If we find methods that do not apply to some cases and force us to leave them empty or throw some kind of error, then we should think about segregating said interface.
Dependency Inversion Principle
“A. High level modules should not depend upon low level modules. Both should depend upon abstractions.
B. Abstractions should not depend upon details. Details should depend upon abstractions.”Robert C. Martin
This principle states that it is better to depend on abstractions and not implementations, which allows code to be tested and maintained.
A violation of this principle would be to instantiate a complex class or module. Instead, we must use a dependency injection that takes care of the instantiation and provides them to the correct modules.

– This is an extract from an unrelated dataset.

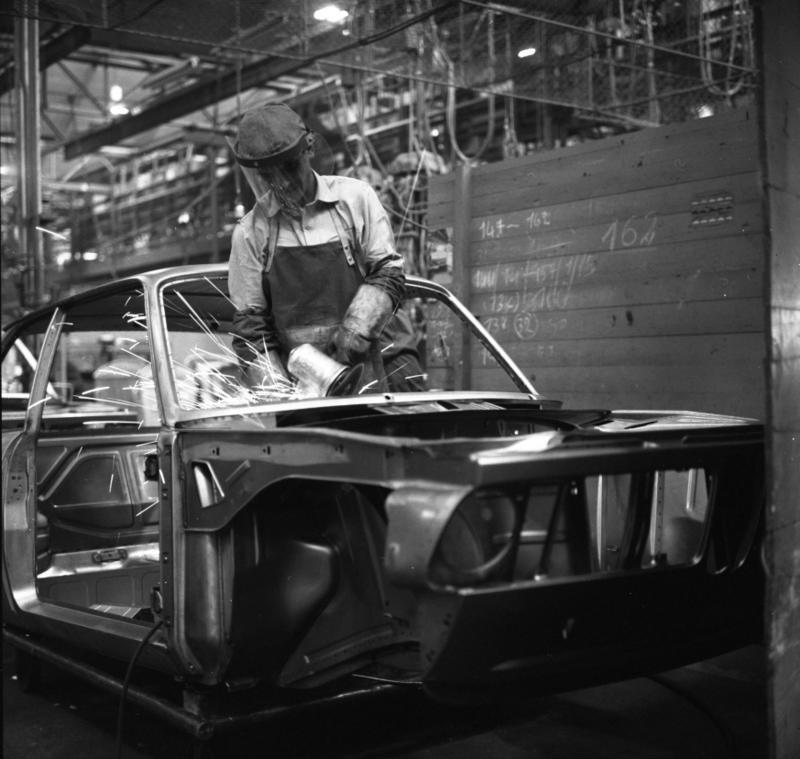 Autowerk BMW-München Halle 33 Rohbau Straße für 1600er Modell. Nach dem Zusammenschweissen der Karosserie aus Einzelteilen mit Spezialvorrichtungen bzw., mit Spezialmaschinen wird die Karosserie an den Stellen der Außenhaut überschliffen, an denen die Schweisspunkte sichtbar sind oder stören.

This design pattern allows the modules to be decoupled.
The last words
At this point, you may have realized that these principles are very related to each other. It is probable that if we comply with one of them, we also comply with the others. However, we should not be obsessed with them, but have them in mind while designing new solutions could help avoid generating technical debt tasks.
These principles are solutions based on real experiences, which follow good practices and design patterns to create flexible, scalable, and decoupled software. A code that respects these principles can be reused and extended in an agile way and is easy to understand and maintain. It will be simpler to generate efficient, robust, stable, and well performing code.
In short, the SOLID principles are guides that will help you avoid bad designs and all the problems that it brings. These principles will allow you to generate quality software with all the benefits that we already know.